Records contained in a dataset
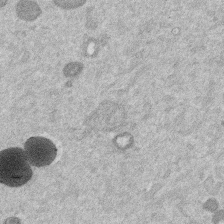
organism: Mouse
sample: Dividing mouse embryo 1 cell stage
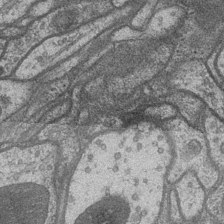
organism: Drosophila
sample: Optic medulla
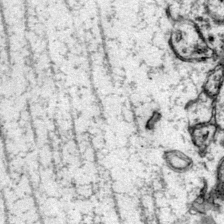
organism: Mouse
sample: Primary visual cortex
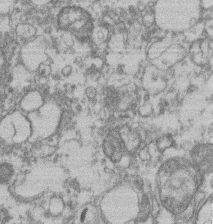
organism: Mouse
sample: T cell stromal cell synapse
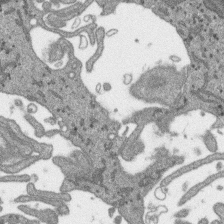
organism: Human
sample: Lung epithelial cells infected with SARS-CoV-2
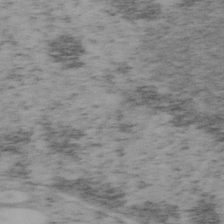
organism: Mouse
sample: OT-I killer T cells with ID8 ovarian cancer cells
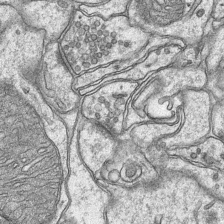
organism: Mouse
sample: CA1 Hippocampus
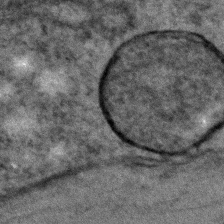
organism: C. elegans
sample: C. elegans embryo
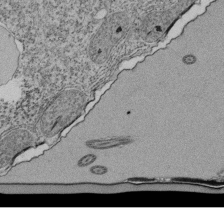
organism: Tetrahymena
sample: Cilia in tetrahymena
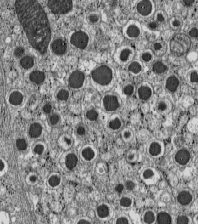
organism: C57BL Mouse
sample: Pancreatic islet
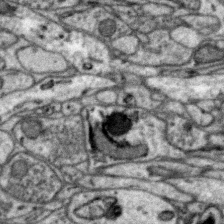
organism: Zebra finch
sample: Brain
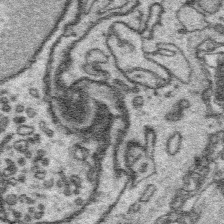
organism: Platynereis dumerilii
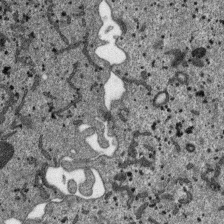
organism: Human
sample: Lung epithelial cells infected with SARS-CoV-2
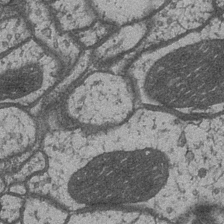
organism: Drosophila
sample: Optic medulla
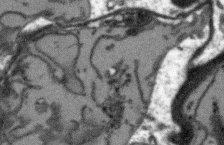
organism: Arabidopsis thaliana
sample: Root tip
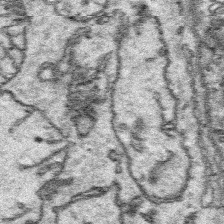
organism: Platynereis dumerilii
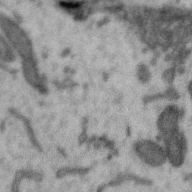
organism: Zebra finch
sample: Brain
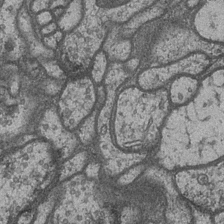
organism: Drosophila
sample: Optic medulla
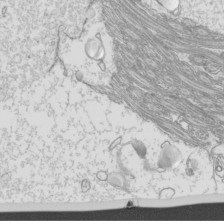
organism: Mouse
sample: Cilia; mouse epididymis
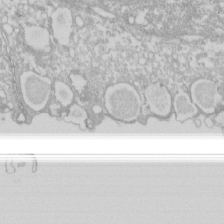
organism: Xenopus
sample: Cilia; centrioles in frog embryo cells
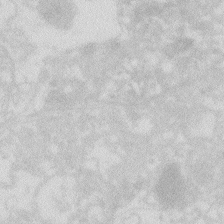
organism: Zebrafish
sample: Macrophage
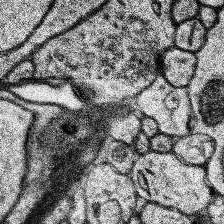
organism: Human
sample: Temporal Lobe
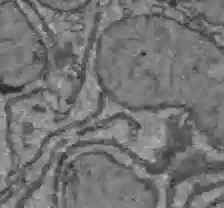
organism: C57BL Mouse
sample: Liver
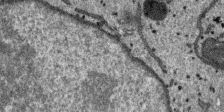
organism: Human
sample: Lung epithelial cells, uninfected (mock) control
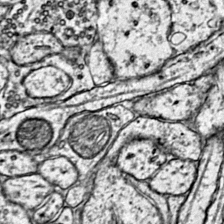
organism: Mouse
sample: Primary visual cortex
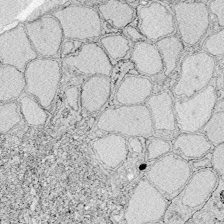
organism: Zebrafish
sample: Whole-Brain
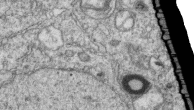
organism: Human
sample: HeLa cell HIV synapse
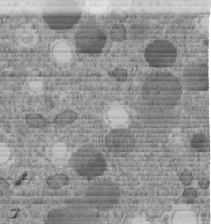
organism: C. elegans
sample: C. elegans embryo early stage
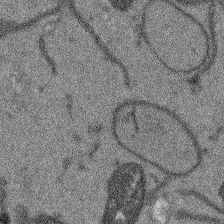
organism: Arabidopsis thaliana
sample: Root tip
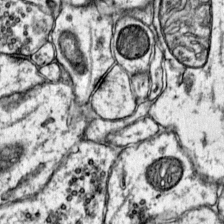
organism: Mouse
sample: Primary visual cortex
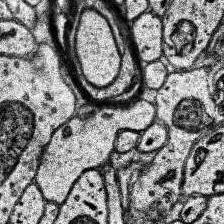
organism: Human
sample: Temporal Lobe
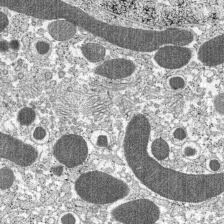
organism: C57BL Mouse
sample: Pancreatic islet
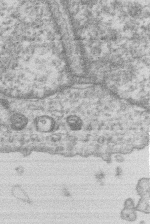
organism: Human
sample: Macrophage cells
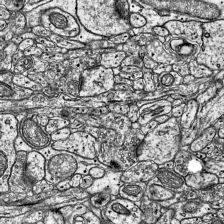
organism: Mouse
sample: Visual Cortex
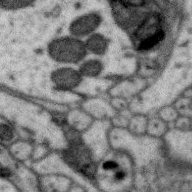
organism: Zebra finch
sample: Brain
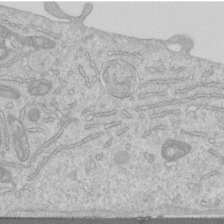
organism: Human
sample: Centriole in RPE cells
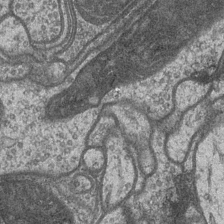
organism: Drosophila
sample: Optic medulla
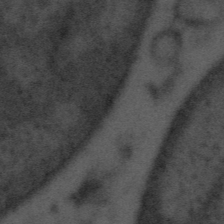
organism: Tuwongella immobilis
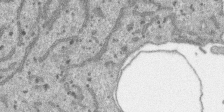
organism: Human
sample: Lung epithelial cells infected with SARS-CoV-2
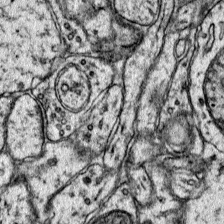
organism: Mouse
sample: Primary visual cortex
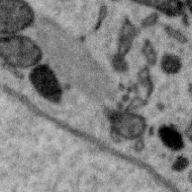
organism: Zebra finch
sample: Brain
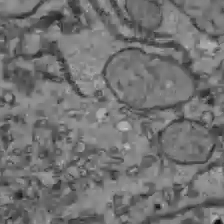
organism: C57BL Mouse
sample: Liver
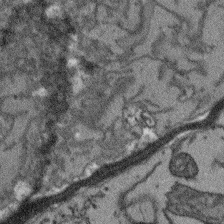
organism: Arabidopsis thaliana
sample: Root tip
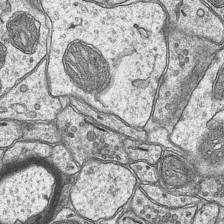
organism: Mouse
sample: CA1 Hippocampus
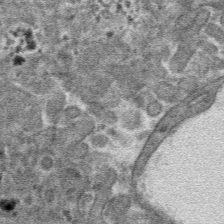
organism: Mouse
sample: Mouse hepatocytes
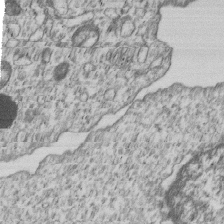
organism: Human
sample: MDA-MB-231 cells
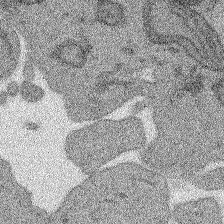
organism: Human
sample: HeLa cells
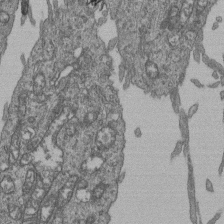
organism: Human
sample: Retinal organoid Rod and Cone cells
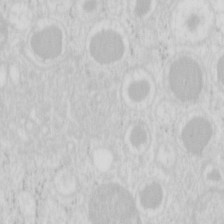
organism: Mouse
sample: Pancreas
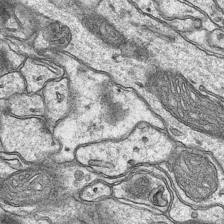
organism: Mouse
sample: CA1 Hippocampus
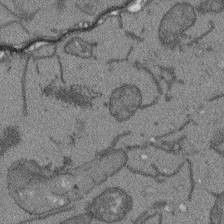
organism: Arabidopsis thaliana
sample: Root tip
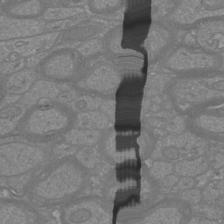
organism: Mouse
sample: Cortical neurons
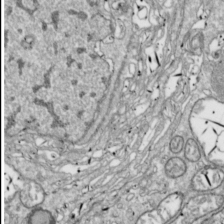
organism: Drosophila
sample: Cell division; meiosis; drosophila spermatocytes
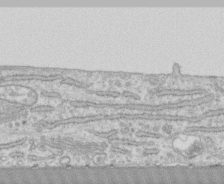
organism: Human
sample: CRL-1474
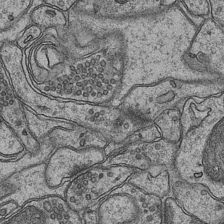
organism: Mouse
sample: CA1 Hippocampus
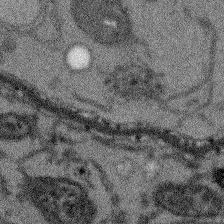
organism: Arabidopsis thaliana
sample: Root tip
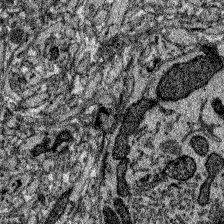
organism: Zebrafish
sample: Larval olfactory bulb
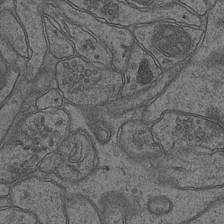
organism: Mouse
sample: CA1 Hippocampus
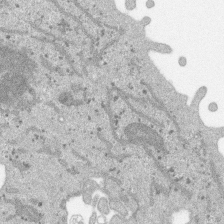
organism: Human
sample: Lung epithelial cells infected with SARS-CoV-2
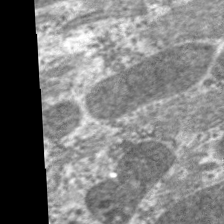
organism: C. elegans
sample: Pharynx
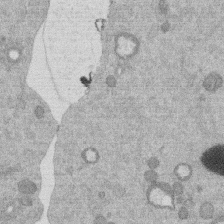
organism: Mouse
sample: Dividing mouse embryo 1 cell stage
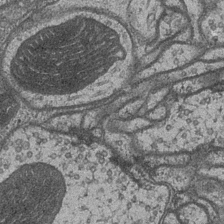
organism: Drosophila
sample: Optic medulla
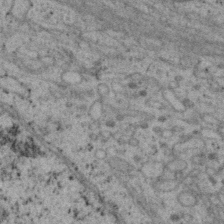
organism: Human
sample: HeLa cells
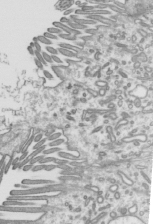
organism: Mouse
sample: Mouse epididymis efferent ductule cilia
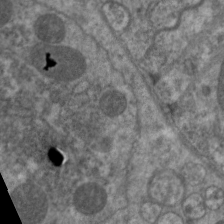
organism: C. elegans
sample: Pharynx
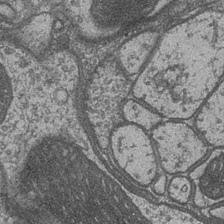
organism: Drosophila
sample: Optic medulla
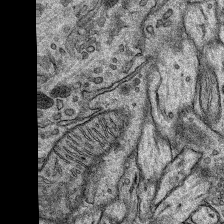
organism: Rat
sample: Hippocampus
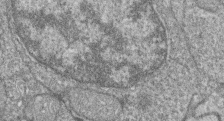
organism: Zebrafish
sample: Cilia; retinal pigment epithelium
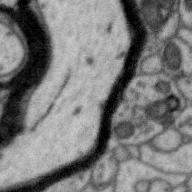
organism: Zebra finch
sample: Brain
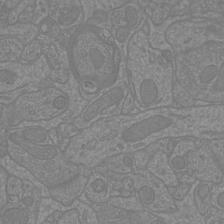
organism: Mouse
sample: Cortical neurons
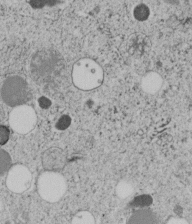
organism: C. elegans
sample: C. elegans embryo early stage
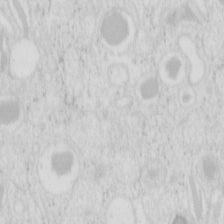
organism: Mouse
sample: Pancreas
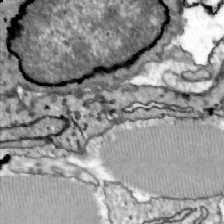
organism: Zebrafish
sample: Actinotrichia fibers
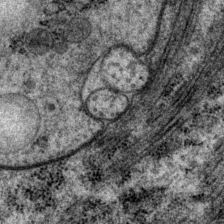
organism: P. pacificus
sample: Pharynx
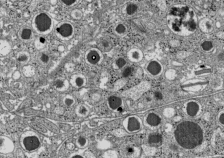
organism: C57BL Mouse
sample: Pancreatic islet
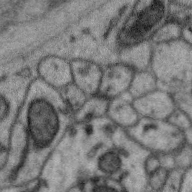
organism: Zebra finch
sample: Brain
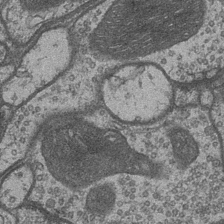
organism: Drosophila
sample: Optic medulla
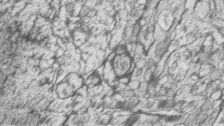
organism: Zebrafish
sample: synaptic ribbons in rod cells and cone cells
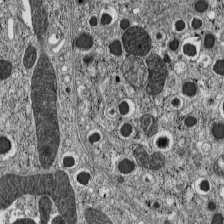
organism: C57BL Mouse
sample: Pancreatic islet
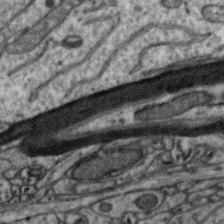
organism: Zebra finch
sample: Brain
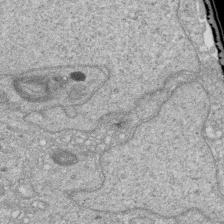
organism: Human
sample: HeLa cell HIV synapse
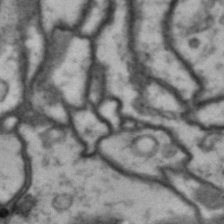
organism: Drosophila
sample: Brain
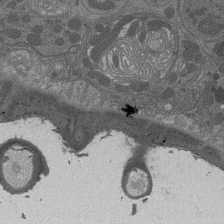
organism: Drosophila
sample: Antenna
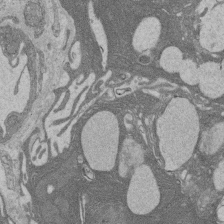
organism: Rat
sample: Salivary granule
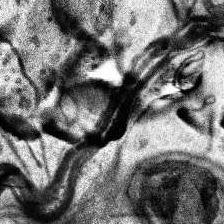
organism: Human
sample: Temporal Lobe
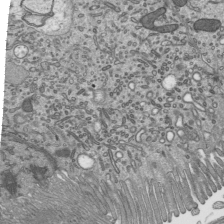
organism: Mouse
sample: Mouse epididymis efferent ductule cilia
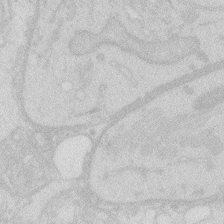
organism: Zebrafish
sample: Macrophage
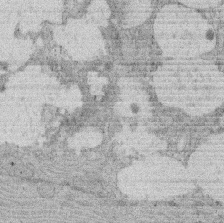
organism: Rat
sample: Salivary granule
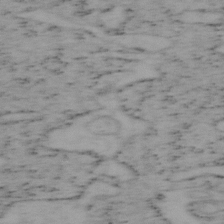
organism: Mouse
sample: OT-I killer T cells with ID8 ovarian cancer cells
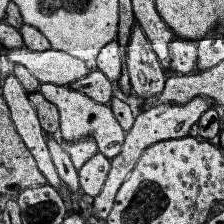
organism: Human
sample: Temporal Lobe
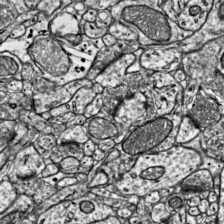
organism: Mouse
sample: Visual Cortex
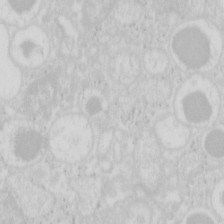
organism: Mouse
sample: Pancreas
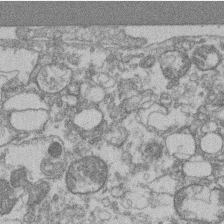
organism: Mouse
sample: T cell stromal cell synapse
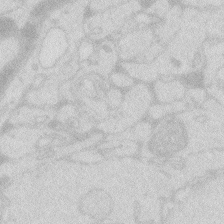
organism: Zebrafish
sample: Macrophage
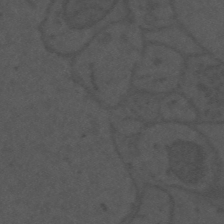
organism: Mouse
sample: Suprachiasmatic nucleus
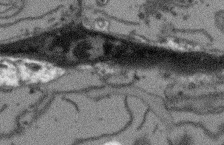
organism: Arabidopsis thaliana
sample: Root tip
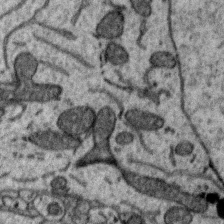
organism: Zebra finch
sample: Brain
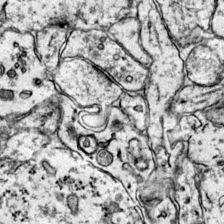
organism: Mouse
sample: Primary visual cortex
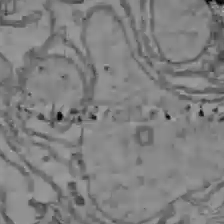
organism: C57BL Mouse
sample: Liver
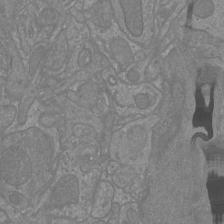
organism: Mouse
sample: Cortical neurons
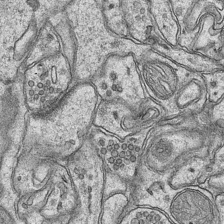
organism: Mouse
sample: CA1 Hippocampus
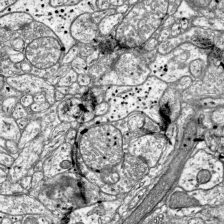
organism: Mouse
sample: Visual Cortex
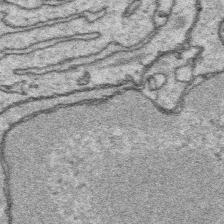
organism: Platynereis dumerilii
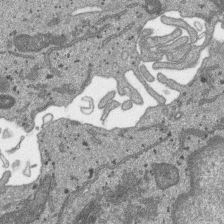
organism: Human
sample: Lung epithelial cells infected with SARS-CoV-2
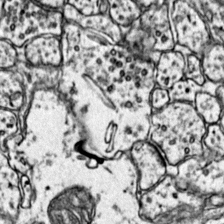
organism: Mouse
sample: Primary visual cortex
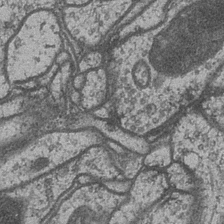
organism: Drosophila
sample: Optic medulla
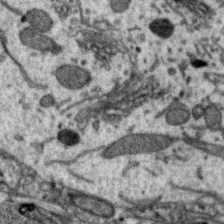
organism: Zebra finch
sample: Brain
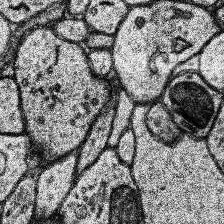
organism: Human
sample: Temporal Lobe
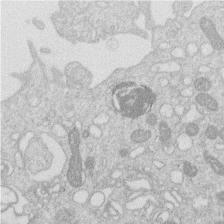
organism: Human
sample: Macrophage cells
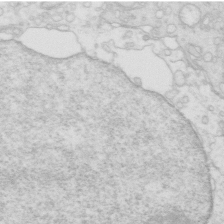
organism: Mouse
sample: Multiciliated cells
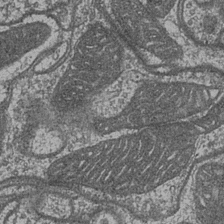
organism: Drosophila
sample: Optic medulla
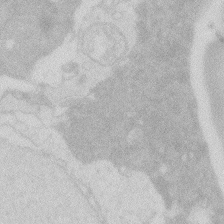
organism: Zebrafish
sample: Macrophage
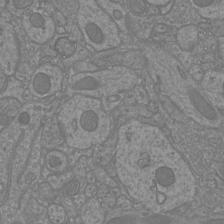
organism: Mouse
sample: Cortical neurons
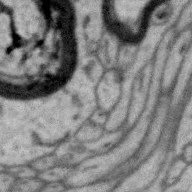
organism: Zebra finch
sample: Brain
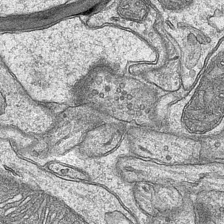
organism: Mouse
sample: CA1 Hippocampus
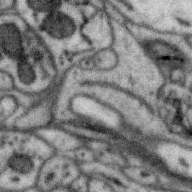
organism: Zebra finch
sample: Brain
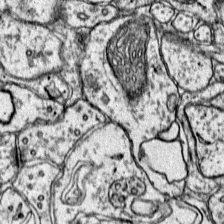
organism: Mouse
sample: Primary visual cortex
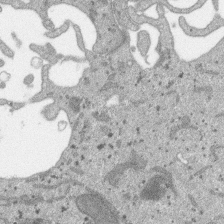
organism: Human
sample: Lung epithelial cells infected with SARS-CoV-2
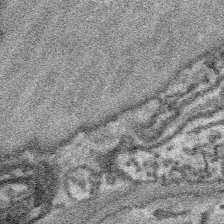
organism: Platynereis dumerilii
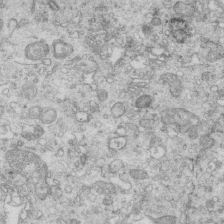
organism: Mouse
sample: Multiciliated cells
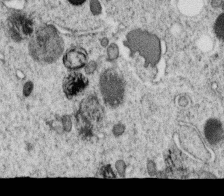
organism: C. elegans
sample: C. elegans oocyte; sperm cells
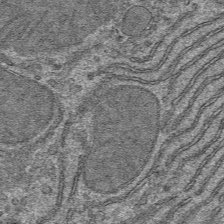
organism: Mouse
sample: Mouse hepatocytes
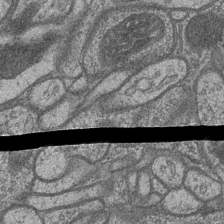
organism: Drosophila
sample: Optic medulla
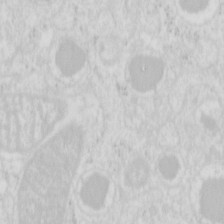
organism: Mouse
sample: Pancreas
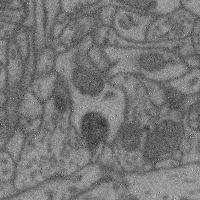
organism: Mouse
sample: Cerebral cortex
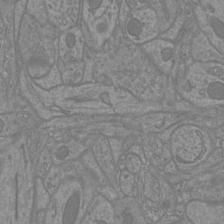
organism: Mouse
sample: Cortical neurons
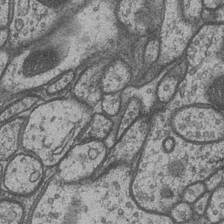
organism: Drosophila
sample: Optic medulla
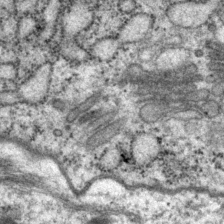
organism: P. pacificus
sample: Pharynx
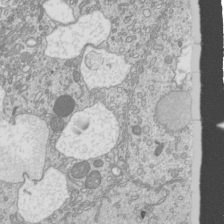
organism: Mouse
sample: Cilia; mouse epididymis
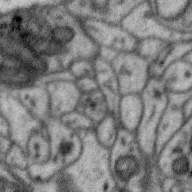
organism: Zebra finch
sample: Brain
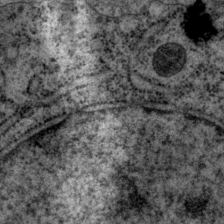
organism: P. pacificus
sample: Pharynx
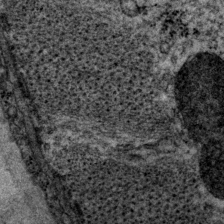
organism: P. pacificus
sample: Pharynx
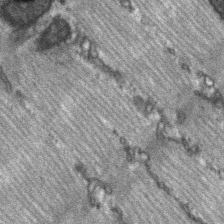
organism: C57BL Mouse
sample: Soleus
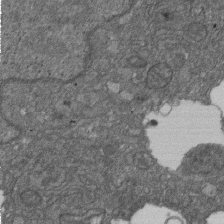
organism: Drosophila
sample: Nephrocyte
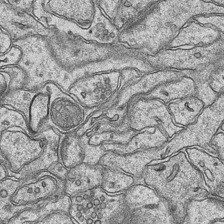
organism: Mouse
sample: CA1 Hippocampus
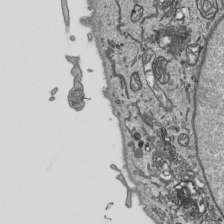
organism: Human
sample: Mitochondria in HCT116 cells
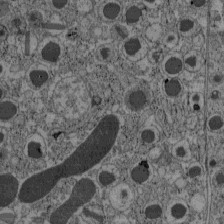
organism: C57BL Mouse
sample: Pancreatic islet
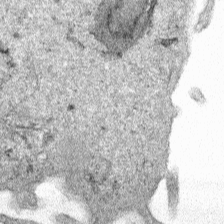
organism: Human
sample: Mitochondria in HCT116 cells
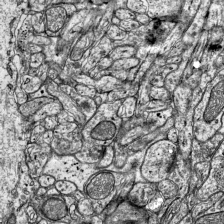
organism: Mouse
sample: Visual Cortex
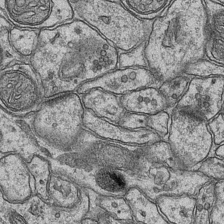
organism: Mouse
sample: CA1 Hippocampus
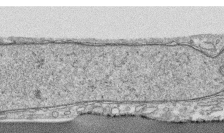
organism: Human
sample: CRL-1474
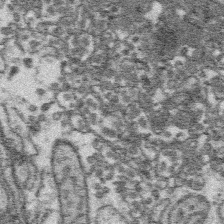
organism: Platynereis dumerilii
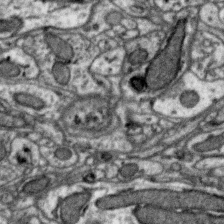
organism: Zebra finch
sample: Brain
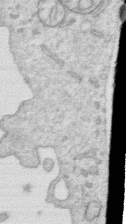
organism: Human
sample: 1205lu cells
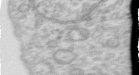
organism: Human
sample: Centriole in RPE cells

▸ Work order: The answer consists solely of the lines from the one holding "sample: Soleus" through the last line of the entries above, set down verbatim, without any pictures.

▸ The completed task:
sample: Soleus
organism: Drosophila
sample: Nephrocyte
organism: Mouse
sample: CA1 Hippocampus
organism: Human
sample: Mitochondria in HCT116 cells
organism: C57BL Mouse
sample: Pancreatic islet
organism: Human
sample: Mitochondria in HCT116 cells
organism: Mouse
sample: Visual Cortex
organism: Mouse
sample: CA1 Hippocampus
organism: Human
sample: CRL-1474
organism: Platynereis dumerilii
organism: Zebra finch
sample: Brain
organism: Human
sample: 1205lu cells
organism: Human
sample: Centriole in RPE cells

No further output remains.